• **Description of the task**
Going from the line that contains "FEMENINO | 2 | 0.22 |" down to the last line in the listing below, reproduce every line exactly and include no others.

-.-.-

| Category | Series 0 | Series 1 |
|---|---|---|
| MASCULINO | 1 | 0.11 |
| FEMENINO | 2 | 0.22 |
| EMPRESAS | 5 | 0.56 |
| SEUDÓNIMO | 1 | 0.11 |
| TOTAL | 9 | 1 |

-.-.-

• **Task answer**
| FEMENINO | 2 | 0.22 |
| EMPRESAS | 5 | 0.56 |
| SEUDÓNIMO | 1 | 0.11 |
| TOTAL | 9 | 1 |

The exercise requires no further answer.